■ PROBLEM
Please repeat the records word for word and skip the pictures.

- Opening Delimiter -

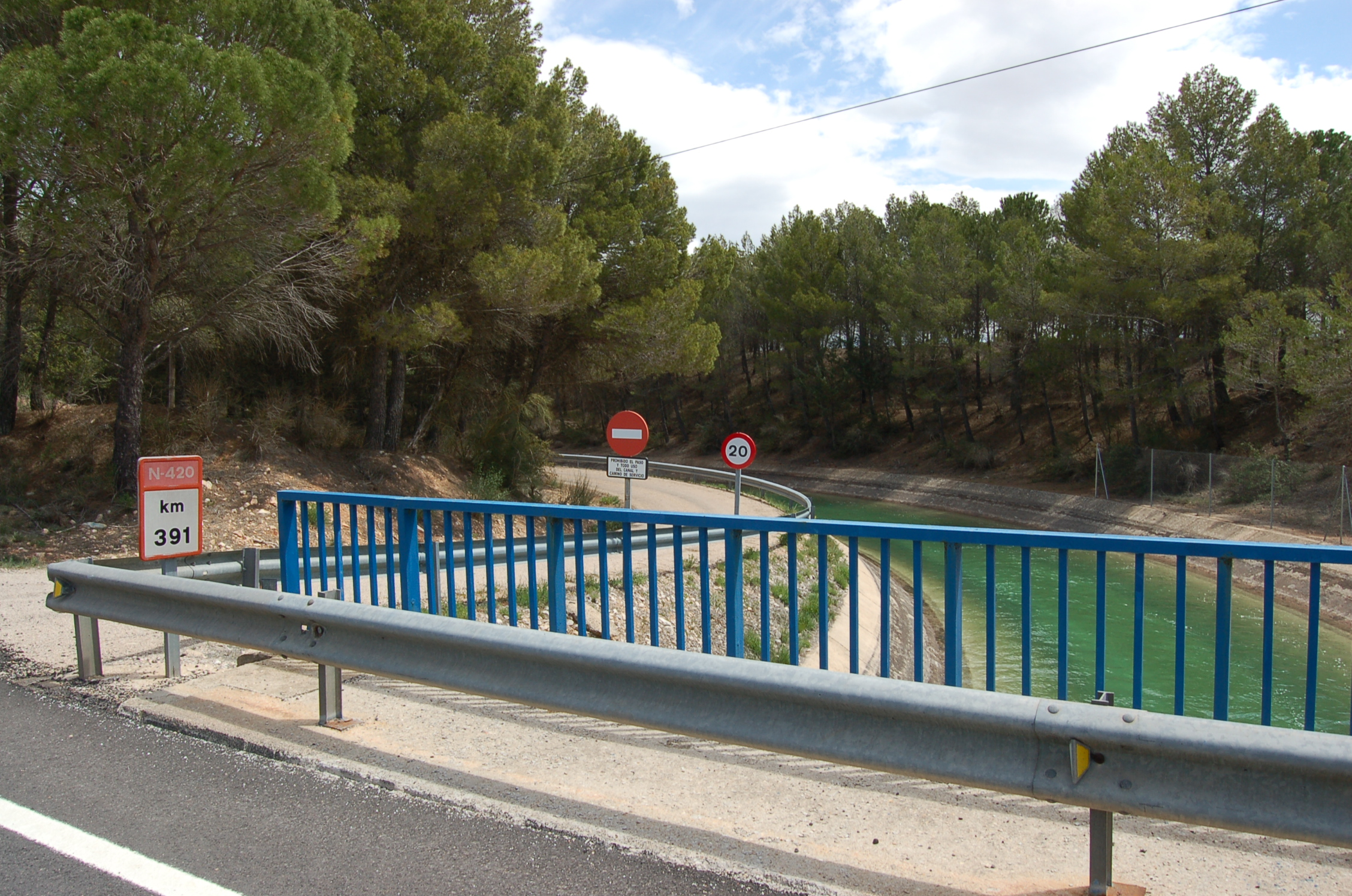 Trasvase Tajo-Segura Belmontejo baixo a estrada N-420 km 391, en Belmontejo
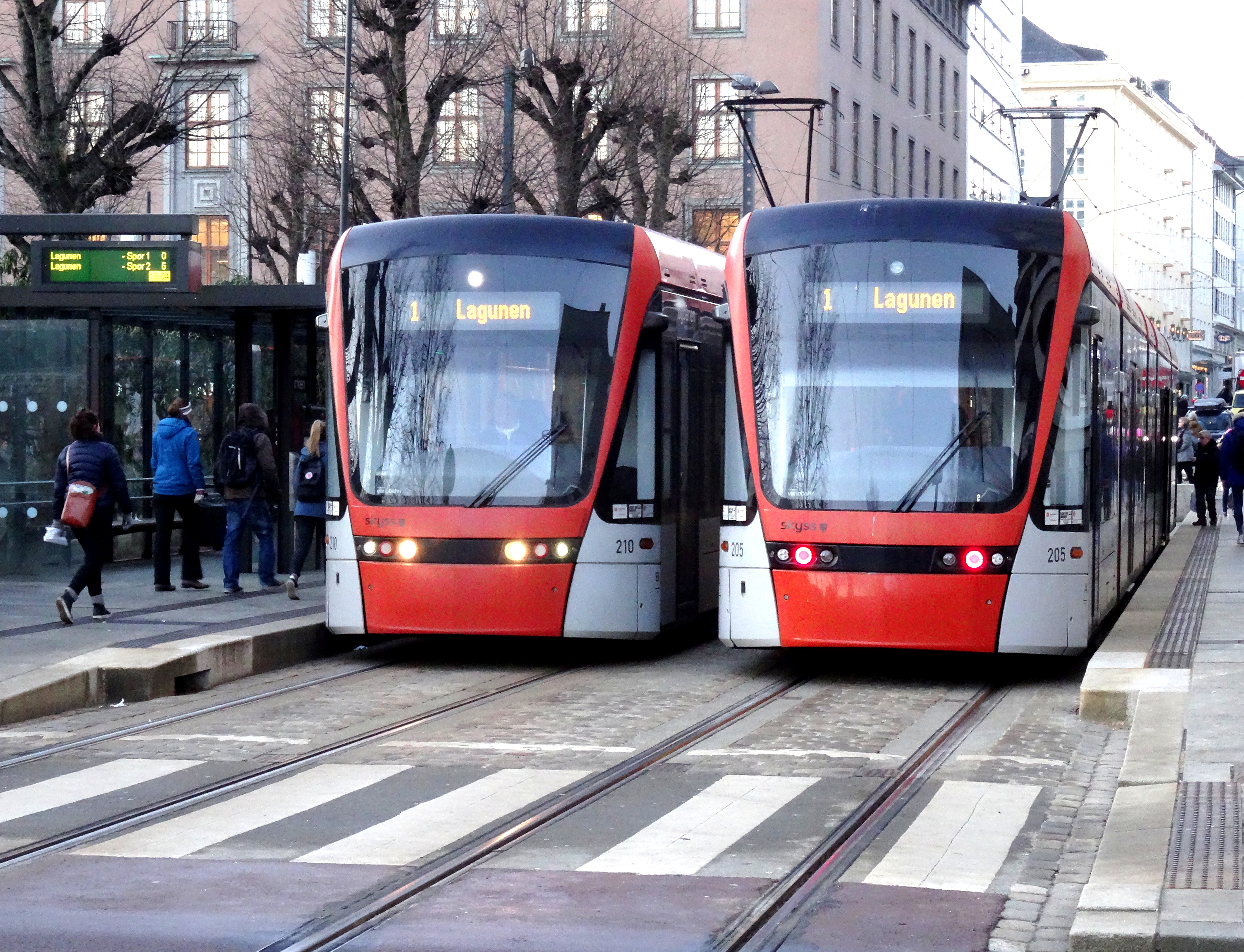 Bergen light rail / tram Byparken
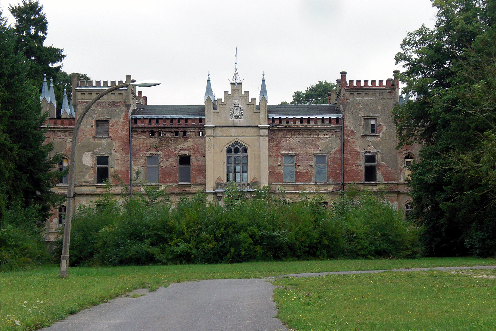 Gutshaus Vogelsang in Lalendorf (Mecklenburg-Vorpommern) Datum: 15.08.2010 Urheber: onnola (Flickr-User) Quelle
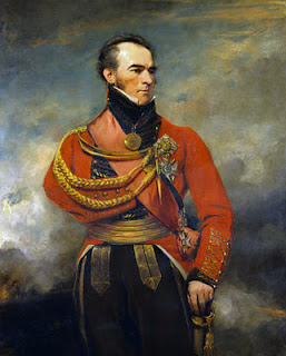 Portrait
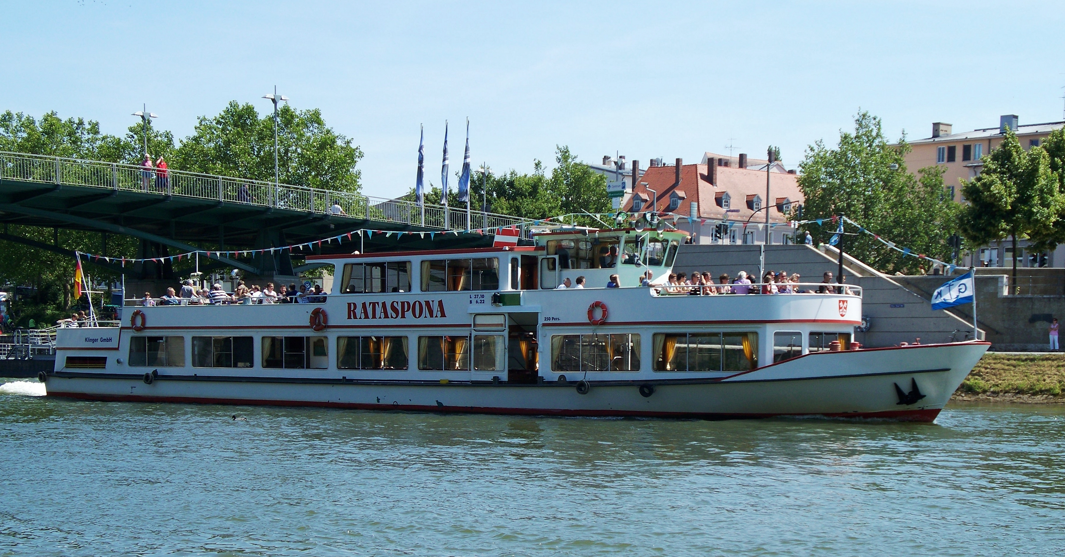 Das Passagierschiff "Rataspona" auf der Donau in Regensburg.
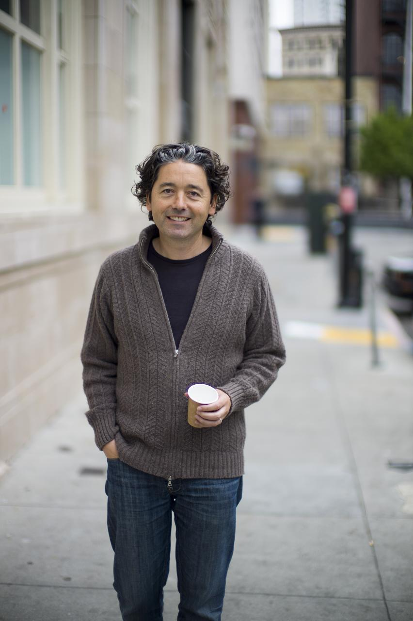 bryan meehan
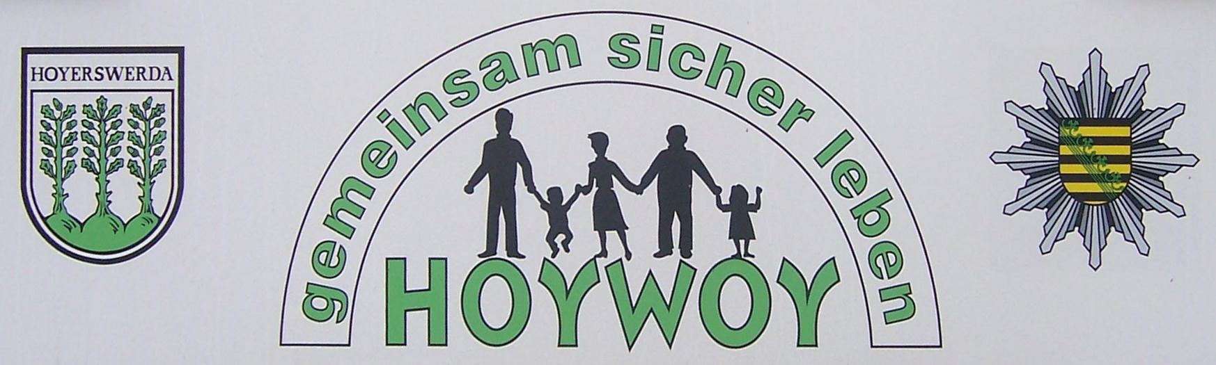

- Closing Delimiter -

■ ANSWER
 Trasvase Tajo-Segura Belmontejo baixo a estrada N-420 km 391, en Belmontejo
 Bergen light rail / tram Byparken
 Gutshaus Vogelsang in Lalendorf (Mecklenburg-Vorpommern) Datum: 15.08.2010 Urheber: onnola (Flickr-User) Quelle
 Portrait
 Das Passagierschiff "Rataspona" auf der Donau in Regensburg.
 bryan meehan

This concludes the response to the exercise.